Lyft Oleksii Chyrkov Sep 9, 2025

Migrating Lyft's Android Codebase to Kotlin

Article Summary

Oleksii Chyrkov from Lyft just closed the book on a 7-year migration journey. The final push to eliminate Java from their entire Android codebase revealed some brutal truths about automated tooling.

Lyft started adopting Kotlin in 2018, but by early 2025 still had 1,000+ Java files scattered across 20+ teams. The team built custom automation using Android Studio IDE Scripting to accelerate the final migration push across their Rider, Driver, and Urban Solutions apps.

Key Takeaways

Critical Insight

Lyft completed their 7-year Kotlin migration by building custom tooling that converted multiple modules daily, despite imperfect auto-conversion requiring extensive code review.

The team discovered one class that absolutely could not be converted to Kotlin without crashing on certain devices.

About This Article

Problem

Lyft's automated Java-to-Kotlin converter created messy code. It used too many nullable types like Observable<Optional<List<Ride?>?>?>?, was overly verbose, and missed Kotlin idioms such as map and filter operations. This affected over 150 Bazel modules.

Solution

Developer Oleksii Zaiats used Android Studio IDE Scripting to build a migration script.
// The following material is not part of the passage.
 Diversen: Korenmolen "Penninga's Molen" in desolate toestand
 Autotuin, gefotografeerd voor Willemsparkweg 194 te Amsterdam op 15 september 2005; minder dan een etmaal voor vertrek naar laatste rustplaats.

The script automated the conversion process, fixed common problems, created git commits for each module, and sent notifications to teams for review. This made it possible to migrate multiple modules every day.

Impact

Lyft reached 85% completion of the Kotlin migration by February 2025. The remaining work dropped from over 1,000 Java files to a smaller set. The team also added a permanent CI Lint check to stop new Java code from being added.